Abstract: This talk will cover both a brief introduction of Horizon Robotics and the personal learning in developing products primarily using computer vision techniques. Artificial intelligence startup Horizon Robotics, founded in June 2015, strives to innovate turn-key solutions that integrate software, hardware, and cloud systems, to make human life more convenient, safe, and fun. In productionizing image recognition techniques, especially using deep convolutional neural networks, the major technical challenges include, but not limited to, the balance between computational efficiency and recognition accuracy (i.e., the cost vs. performance), the trade-off of developing time against functionalities, the issues on product consistency, reliability and the deliverables. Nevertheless, the rapid advance of computer vision technology opens up more business opportunities such as smart home and autonomous driving, etc.

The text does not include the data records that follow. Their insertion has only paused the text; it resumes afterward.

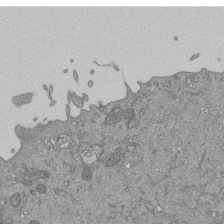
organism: Mouse
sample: ED-1 cell nuclei; centrioles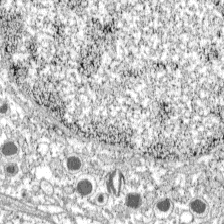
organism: C57BL Mouse
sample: Pancreatic islet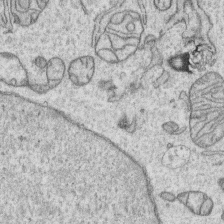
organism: Human
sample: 1205lu cells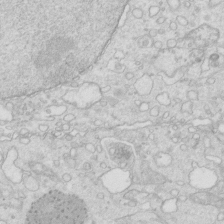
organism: Mouse
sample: Multiciliated cells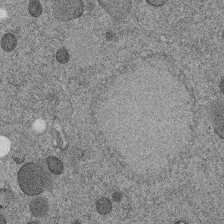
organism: C. elegans
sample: C. elegans embryo early stage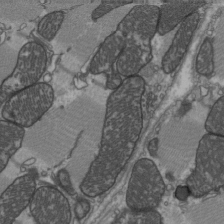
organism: C57BL Mouse
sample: Heart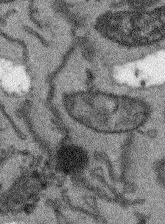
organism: Arabidopsis thaliana
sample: Root tip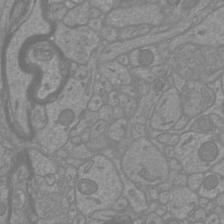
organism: Mouse
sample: Cortical neurons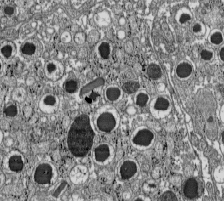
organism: C57BL Mouse
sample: Pancreatic islet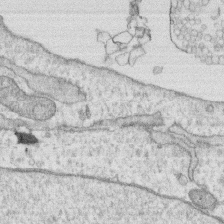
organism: Human
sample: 1205lu cells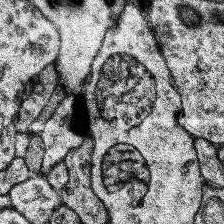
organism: Human
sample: Temporal Lobe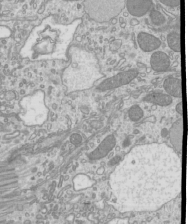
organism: Mouse
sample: Cilia; mouse epididymis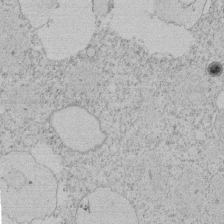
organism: Tetrahymena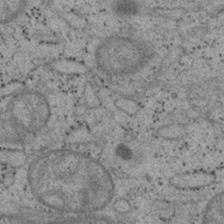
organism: Human
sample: HeLa cells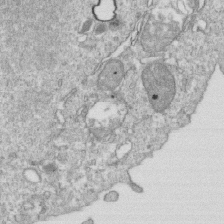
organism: Mouse
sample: Activated OT-1 CD8+ T cells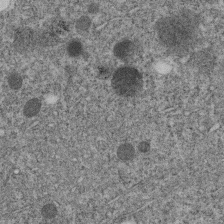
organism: C. elegans
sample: C. elegans embryo early stage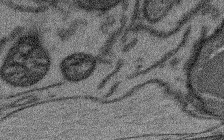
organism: Arabidopsis thaliana
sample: Root tip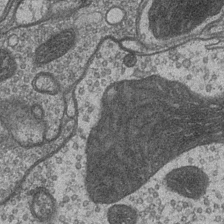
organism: Drosophila
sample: Optic medulla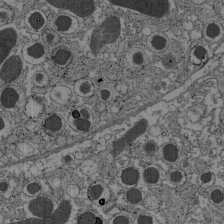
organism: C57BL Mouse
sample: Pancreatic islet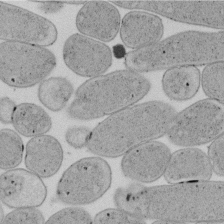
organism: E. coli
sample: Bacterial nucleoid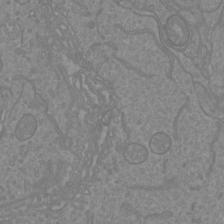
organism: Mouse
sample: Cortical neurons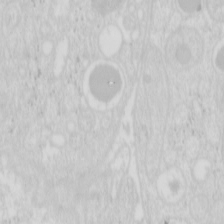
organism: Mouse
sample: Pancreas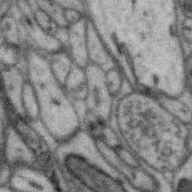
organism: Zebra finch
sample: Brain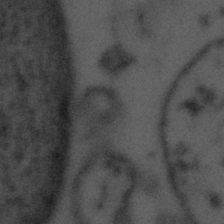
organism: Tuwongella immobilis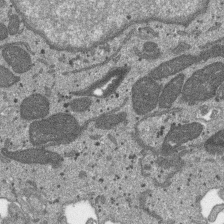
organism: Human
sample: Lung epithelial cells infected with SARS-CoV-2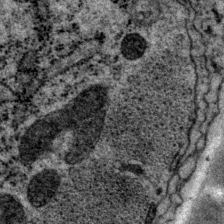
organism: P. pacificus
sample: Pharynx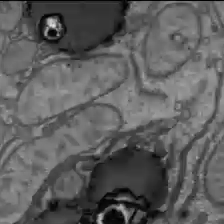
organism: C57BL Mouse
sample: Liver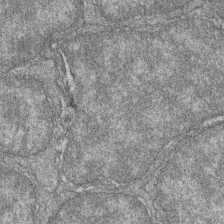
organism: Zebrafish
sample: Cilia; retinal pigment epithelium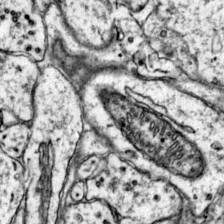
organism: Mouse
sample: Primary visual cortex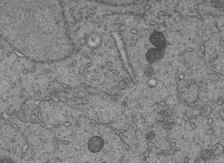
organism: C. elegans
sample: C. elegans embryo early stage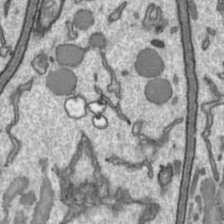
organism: Toxoplasma gondii
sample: Parasites in a vacuole inside a host cell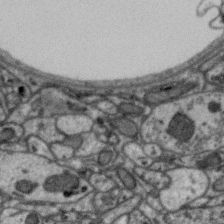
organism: Zebra finch
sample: Brain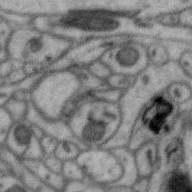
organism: Zebra finch
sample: Brain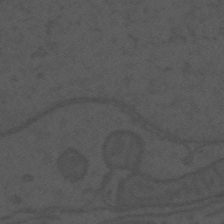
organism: Mouse
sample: Suprachiasmatic nucleus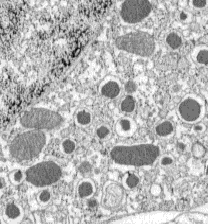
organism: C57BL Mouse
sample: Pancreatic islet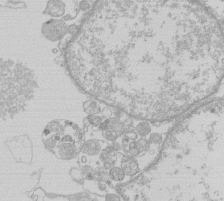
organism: Human
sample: Macrophage cells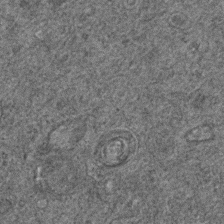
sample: Trachea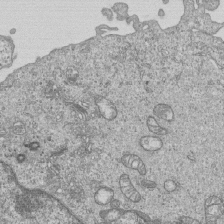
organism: Human
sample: MDA-MB-231 cells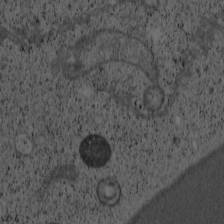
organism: African green monkey
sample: COS-7 cells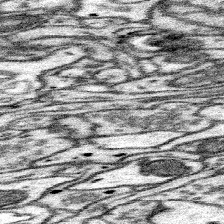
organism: Mouse
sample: Somatosensory cortex neuropil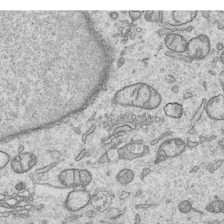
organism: Human
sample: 1205lu cells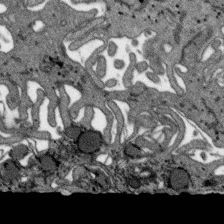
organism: Human
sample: Lung epithelial cells, uninfected (mock) control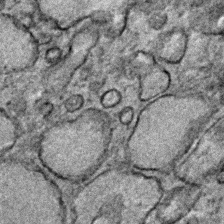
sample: Trachea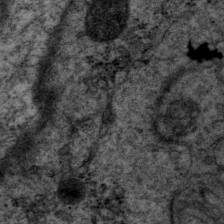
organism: P. pacificus
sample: Pharynx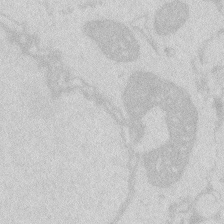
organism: Zebrafish
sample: Macrophage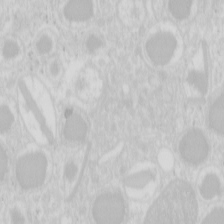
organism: Mouse
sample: Pancreas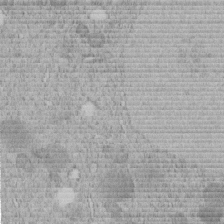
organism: C. elegans
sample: C. elegans embryo early stage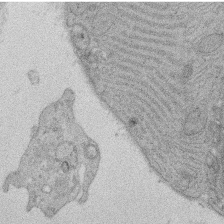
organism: Rat
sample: Salivary granule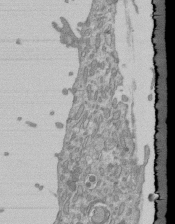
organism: Mouse
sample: ED-1 cell nuclei; centrioles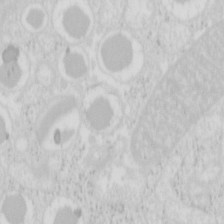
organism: Mouse
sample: Pancreas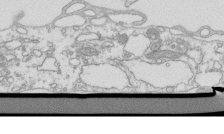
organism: Mouse
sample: Macrophages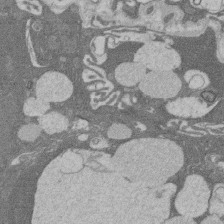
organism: Rat
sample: Salivary granule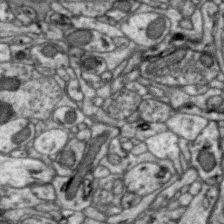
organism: Zebra finch
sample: Brain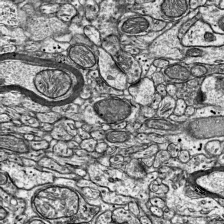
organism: Mouse
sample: Visual Cortex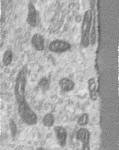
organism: Human
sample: Centriole in RPE cells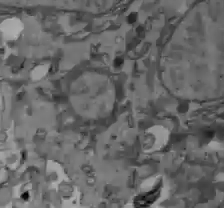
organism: C57BL Mouse
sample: Liver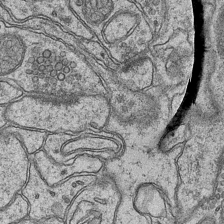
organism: Mouse
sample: CA1 Hippocampus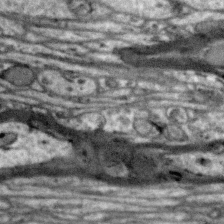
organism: Zebra finch
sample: Brain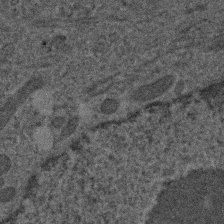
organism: Human
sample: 1205lu cells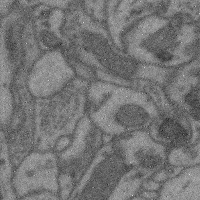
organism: Mouse
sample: Cerebral cortex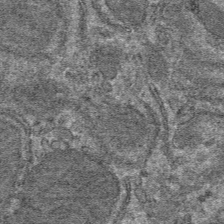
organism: Mouse
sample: Mouse hepatocytes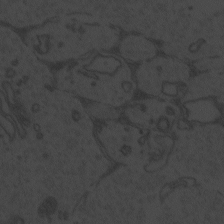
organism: Zebrafish
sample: Macrophage infected with Toxoplasma gondii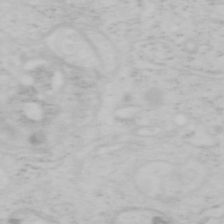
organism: Mouse
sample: OT-I killer T cells with ID8 ovarian cancer cells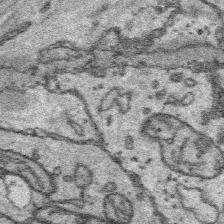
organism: Platynereis dumerilii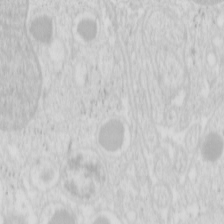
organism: Mouse
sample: Pancreas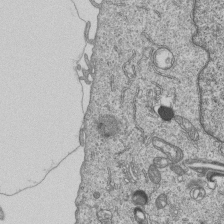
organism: Human
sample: MDA-MB-231 cells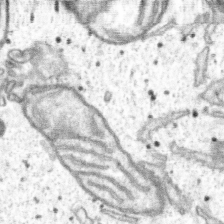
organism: Human
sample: HeLa cells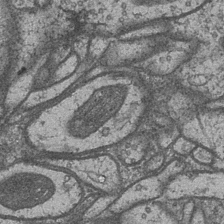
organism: Drosophila
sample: Optic medulla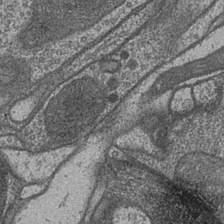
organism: Drosophila
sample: Optic medulla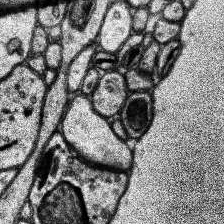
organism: Human
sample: Temporal Lobe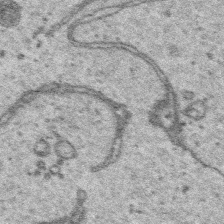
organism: Platynereis dumerilii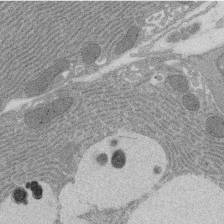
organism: Rat
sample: Salivary granule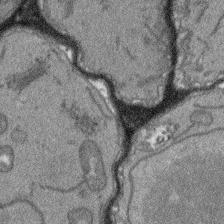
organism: Arabidopsis thaliana
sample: Root tip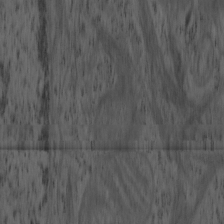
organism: Human
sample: HeLa cells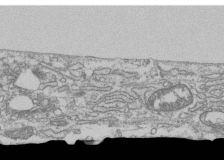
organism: Human
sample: Fibroblast cells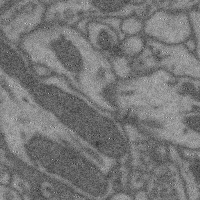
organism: Mouse
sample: Cerebral cortex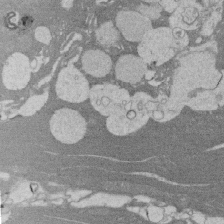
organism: Rat
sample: Salivary granule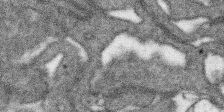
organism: Human
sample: Lung epithelial cells infected with SARS-CoV-2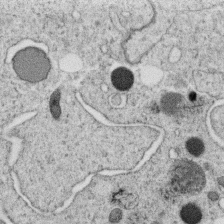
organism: C. elegans
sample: C. elegans oocyte; sperm cells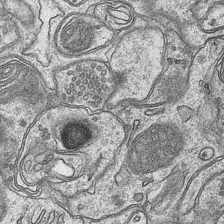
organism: Mouse
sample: CA1 Hippocampus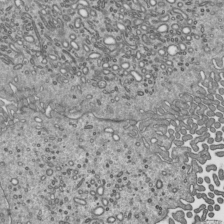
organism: Mouse
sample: Mouse epididymis efferent ductule cilia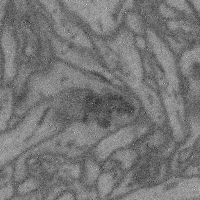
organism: Mouse
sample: Cerebral cortex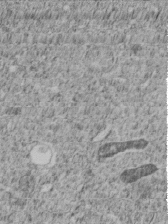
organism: C. elegans
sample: C. elegans embryo early stage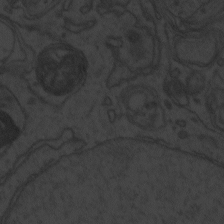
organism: Zebrafish
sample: Macrophage infected with Toxoplasma gondii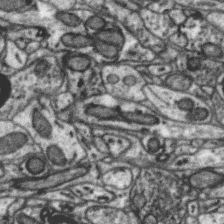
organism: Zebra finch
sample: Brain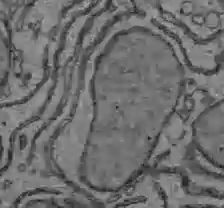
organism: C57BL Mouse
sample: Liver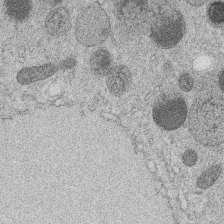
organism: C. elegans
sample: C. elegans embryo early stage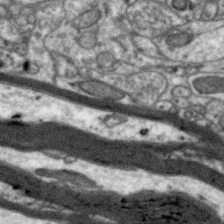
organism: Zebra finch
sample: Brain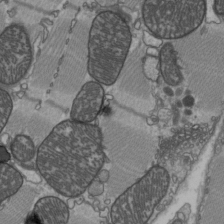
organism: C57BL Mouse
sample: Heart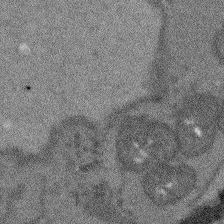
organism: Arabidopsis thaliana
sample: Root tip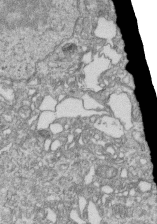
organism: Human
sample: HeLa cell HIV synapse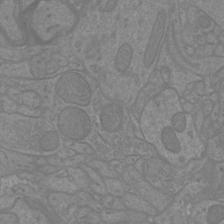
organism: Mouse
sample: Cortical neurons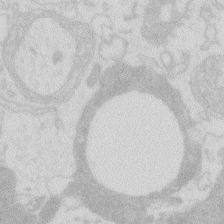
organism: Zebrafish
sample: Macrophage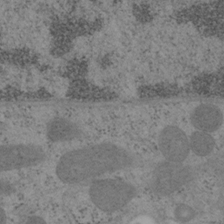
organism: Mouse
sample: OT-I killer T cells with ID8 ovarian cancer cells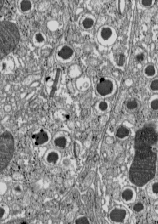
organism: C57BL Mouse
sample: Pancreatic islet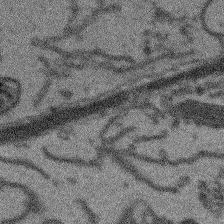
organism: Arabidopsis thaliana
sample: Root tip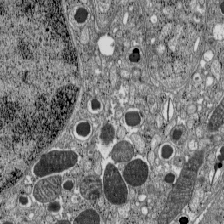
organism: C57BL Mouse
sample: Pancreatic islet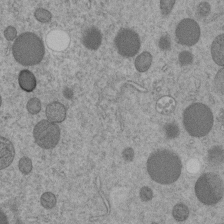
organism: C. elegans
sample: C. elegans embryo early stage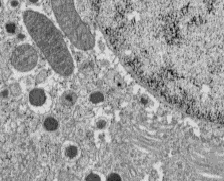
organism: C57BL Mouse
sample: Pancreatic islet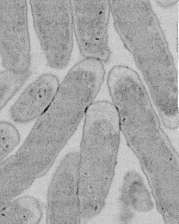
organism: E. coli
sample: Bacterial nucleoid

Bio: Dr. Ming Yang is the Co-founder & Vice President of Horizon Robotics Inc. He is one of the founding members of the Facebook Artificial Intelligence Research (FAIR) and a former senior researcher at NEC Labs America. Dr. Yang is a well-recognized researcher in computer vision and machine learning. His research interests include object tracking, face recognition, massive image retrieval and multimedia content analysis. Dr. Yang owns 14 US patents, and has over 50 publications in top international conferences and journals with more than 3400 citations, h-index 28. During his tenure at Facebook, Dr. Yang led the deep learning research project “DeepFace”, which had a significant impact in the deep learning research community and got widely reported by various media including Science Magazine, MIT Tech Review and Forbes. Dr. Ming Yang received his B.Eng. and M.Eng. degree from the Department of Electrical Engineering at Tsinghua University and Ph.D. degree from the Department of Electrical Engineering and Computer Science at Northwestern University.